*** GIVEN RECORDS ***
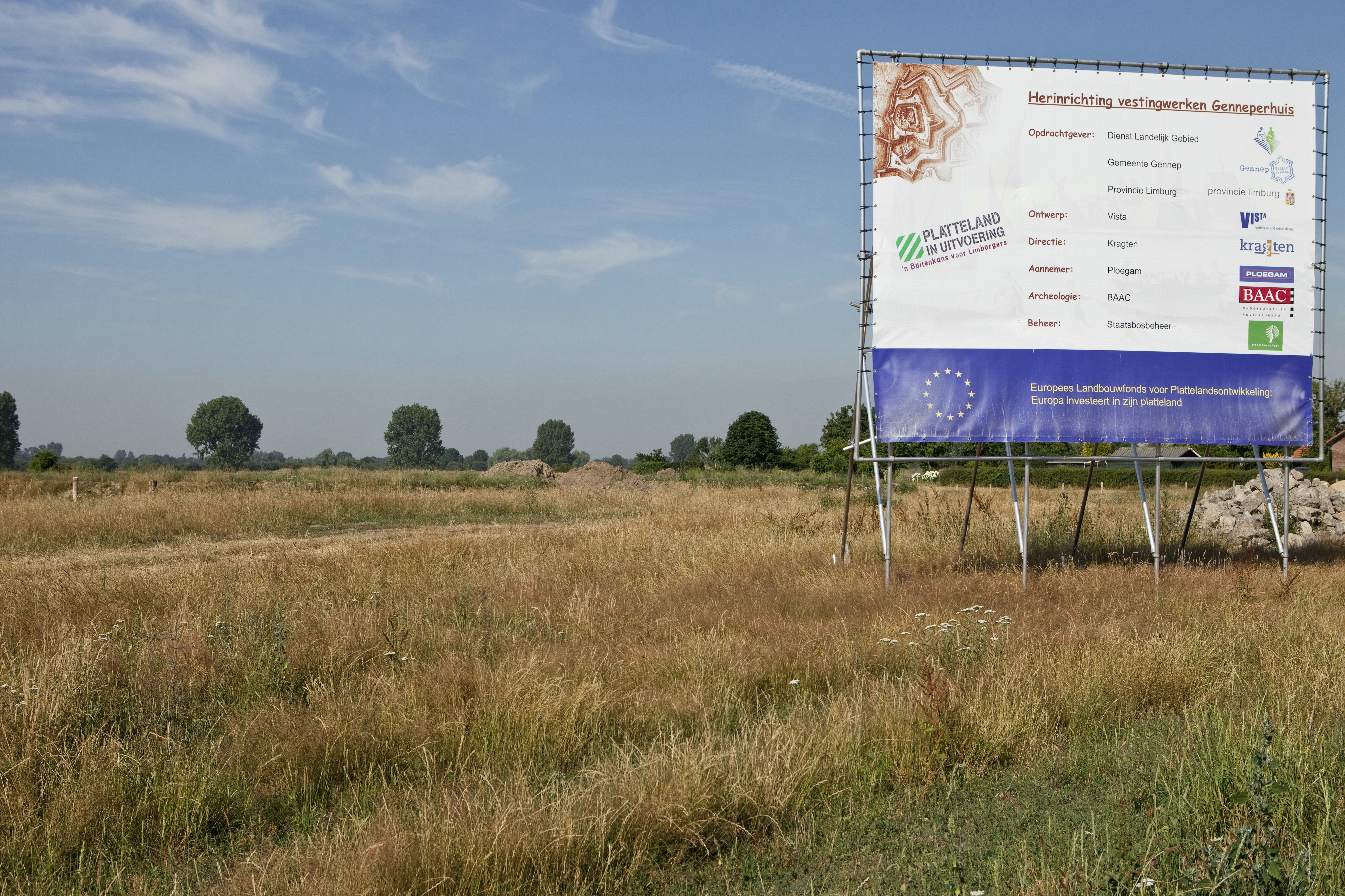 Genneperhuis: Overzicht van het landschap rond Genneperhuis - Informatiebord over de herinrichting van de vestingwerken Genneperhuis
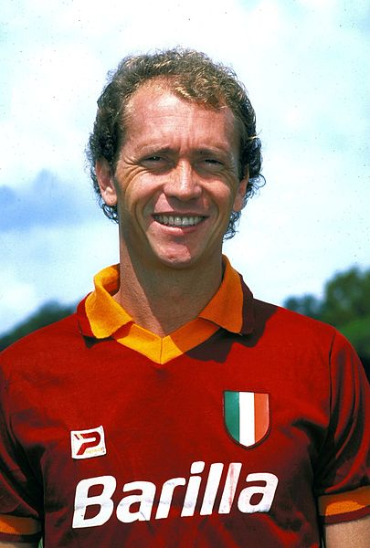 allenatore e calciatore brasiliano
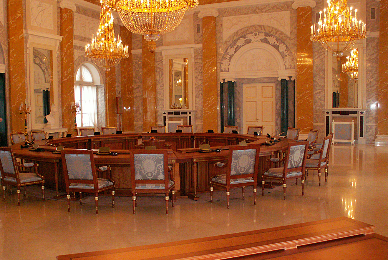 Константиновской дворец в Стрельне. Зал переговоров. 2010 г.
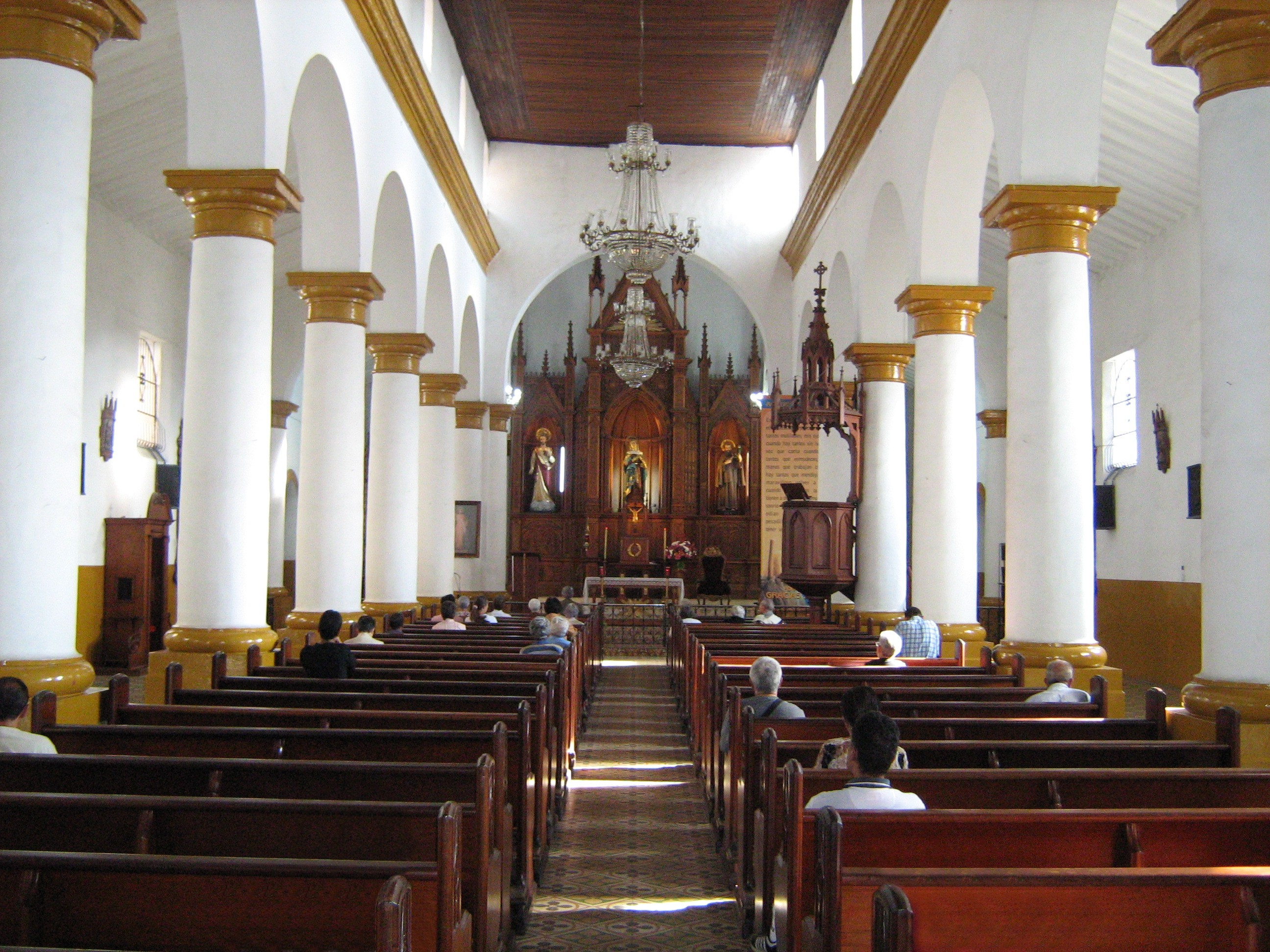 Iglesia de Nuestra Señora de los Dolores del barrio de Robledo en Medellín, Colombia
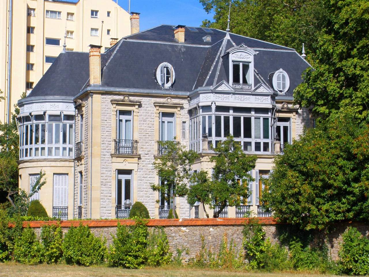 Palacio de Zulueta (Vitoria)
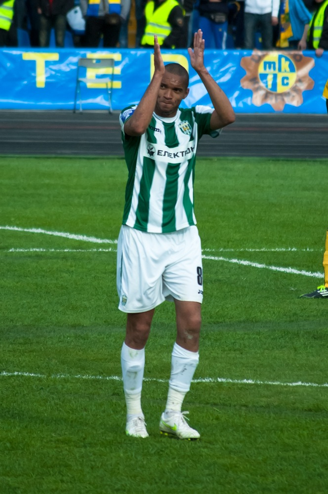 Вильям Роша Батиста — бразильский футболист.
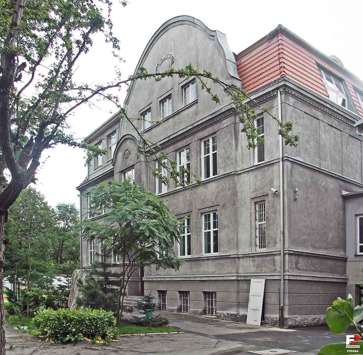 Liceum w Cieplicach na współczesnej fotografii.
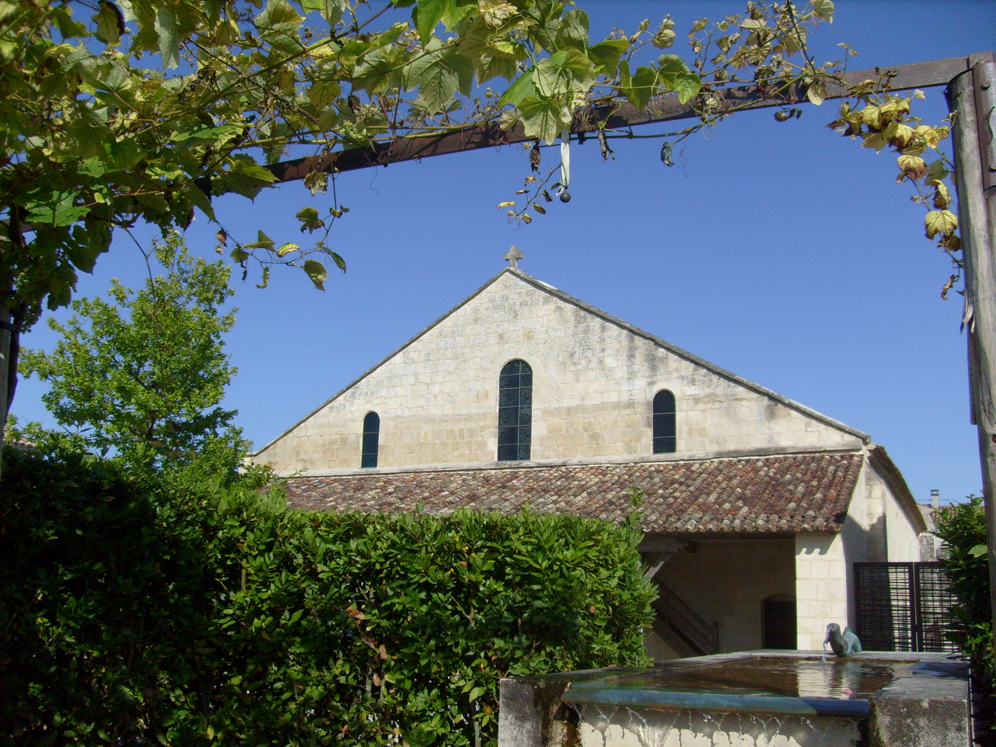 Jardins de l'hospice des pèlerins à Pons
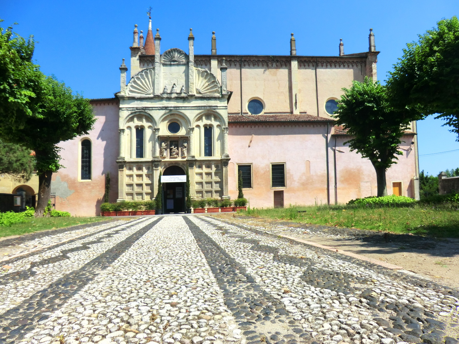 Santuario Madonna dei Miracoli, Lonigo Native nameSantuario Madonna dei Miracoli, LonigoLocationLonigo, Veneto, ItalyCoordinates45° 23′ 28.06″ N, 11° 21′ 53.69″ E
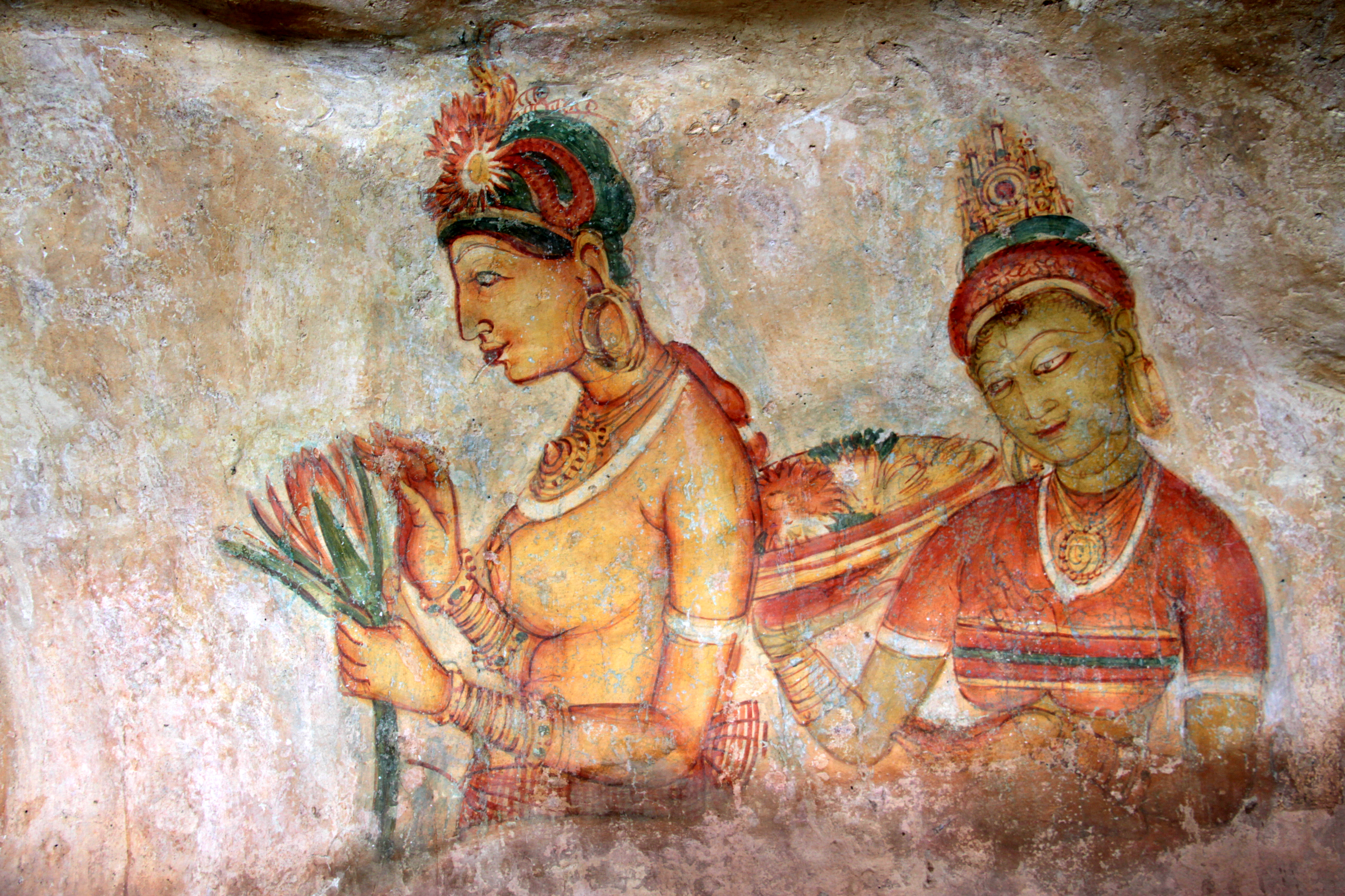 Sri lanka, peinture des demoiselles de sigiriya du 5eme siècle
***
-- ABOUT THIS EXERCISE --
Retype the data exactly; images stay out.

-- RESPONSE AREA --
 Genneperhuis: Overzicht van het landschap rond Genneperhuis - Informatiebord over de herinrichting van de vestingwerken Genneperhuis
 allenatore e calciatore brasiliano
 Константиновской дворец в Стрельне. Зал переговоров. 2010 г.
 Iglesia de Nuestra Señora de los Dolores del barrio de Robledo en Medellín, Colombia
 Palacio de Zulueta (Vitoria)
 Вильям Роша Батиста — бразильский футболист.
 Liceum w Cieplicach na współczesnej fotografii.
 Jardins de l'hospice des pèlerins à Pons
 Santuario Madonna dei Miracoli, Lonigo Native nameSantuario Madonna dei Miracoli, LonigoLocationLonigo, Veneto, ItalyCoordinates45° 23′ 28.06″ N, 11° 21′ 53.69″ E
 Sri lanka, peinture des demoiselles de sigiriya du 5eme siècle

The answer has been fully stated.